▶ **Work order**
Beneath this line sits some data. Return only its lines from the one holding "Le Secrétariat du" through the one holding "Imagen del escudo", inclusive, exactly, with the images removed.

▶ **Dataset extract**
————
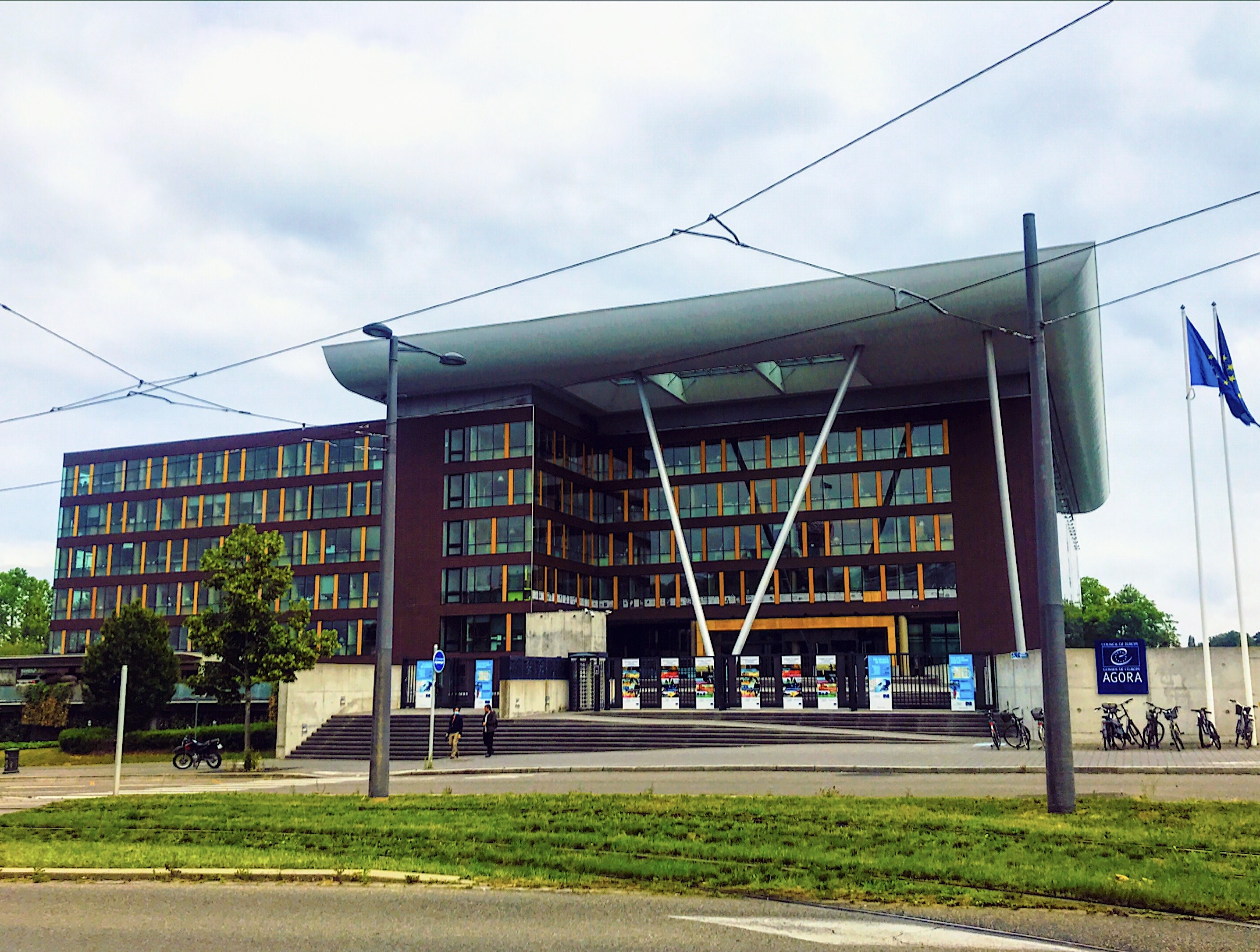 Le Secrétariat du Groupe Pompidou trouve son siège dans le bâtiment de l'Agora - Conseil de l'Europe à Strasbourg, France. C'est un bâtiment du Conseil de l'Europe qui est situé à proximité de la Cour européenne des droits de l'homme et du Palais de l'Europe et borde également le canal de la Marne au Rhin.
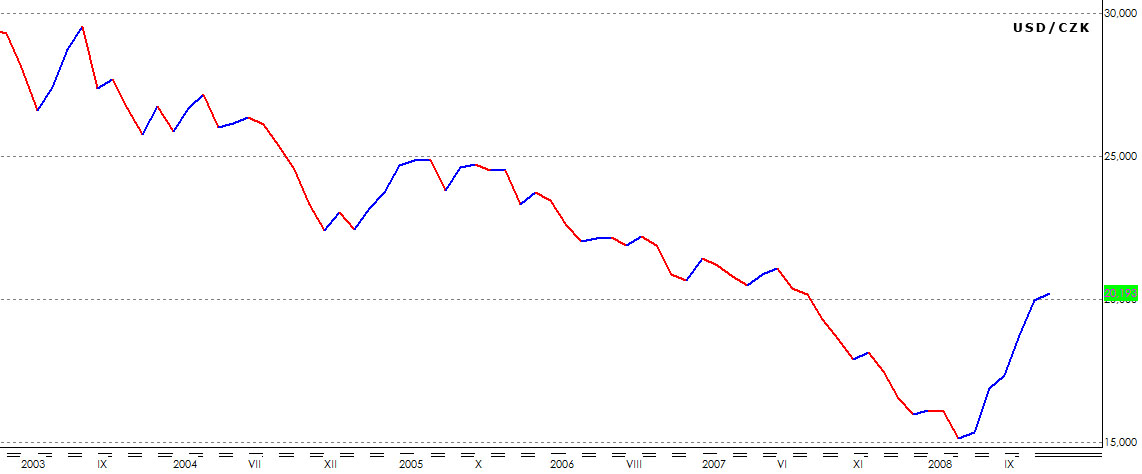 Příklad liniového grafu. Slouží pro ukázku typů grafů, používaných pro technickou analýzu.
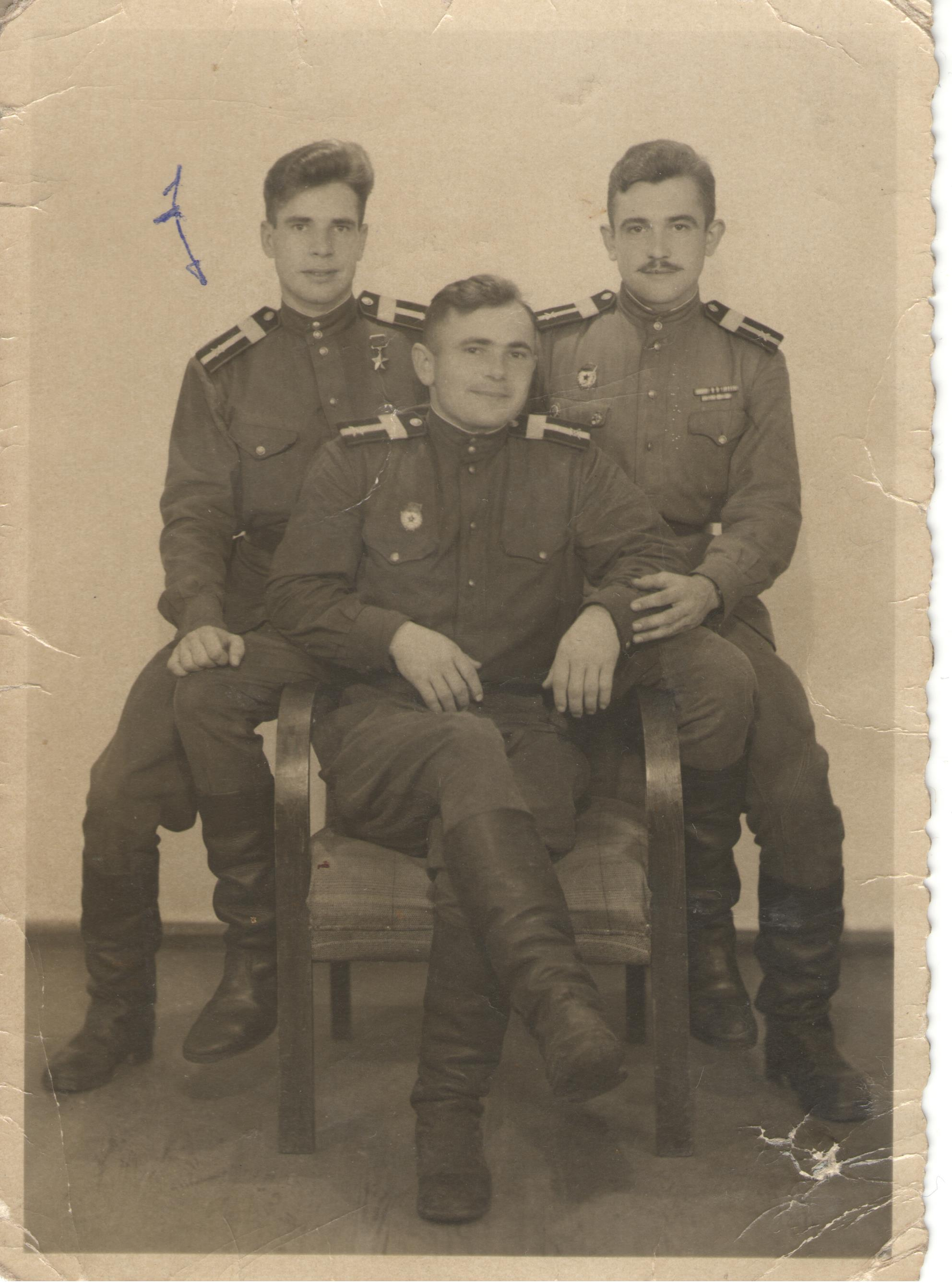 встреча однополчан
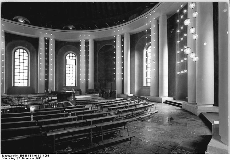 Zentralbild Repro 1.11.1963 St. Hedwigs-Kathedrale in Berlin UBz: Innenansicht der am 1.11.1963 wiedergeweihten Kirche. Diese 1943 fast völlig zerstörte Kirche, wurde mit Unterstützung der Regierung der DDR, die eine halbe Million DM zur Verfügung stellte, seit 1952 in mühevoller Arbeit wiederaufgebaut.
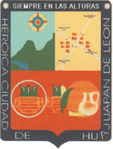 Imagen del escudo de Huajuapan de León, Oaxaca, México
————
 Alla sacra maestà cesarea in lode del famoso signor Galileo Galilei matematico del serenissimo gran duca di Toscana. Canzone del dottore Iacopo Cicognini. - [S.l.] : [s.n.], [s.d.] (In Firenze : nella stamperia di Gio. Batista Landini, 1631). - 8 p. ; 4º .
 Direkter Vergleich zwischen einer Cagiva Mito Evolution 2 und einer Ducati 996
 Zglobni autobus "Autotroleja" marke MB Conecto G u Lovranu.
————
▶ **Result of the task**
 Le Secrétariat du Groupe Pompidou trouve son siège dans le bâtiment de l'Agora - Conseil de l'Europe à Strasbourg, France. C'est un bâtiment du Conseil de l'Europe qui est situé à proximité de la Cour européenne des droits de l'homme et du Palais de l'Europe et borde également le canal de la Marne au Rhin.
 Příklad liniového grafu. Slouží pro ukázku typů grafů, používaných pro technickou analýzu.
 встреча однополчан
 Zentralbild Repro 1.11.1963 St. Hedwigs-Kathedrale in Berlin UBz: Innenansicht der am 1.11.1963 wiedergeweihten Kirche. Diese 1943 fast völlig zerstörte Kirche, wurde mit Unterstützung der Regierung der DDR, die eine halbe Million DM zur Verfügung stellte, seit 1952 in mühevoller Arbeit wiederaufgebaut.
 Imagen del escudo de Huajuapan de León, Oaxaca, México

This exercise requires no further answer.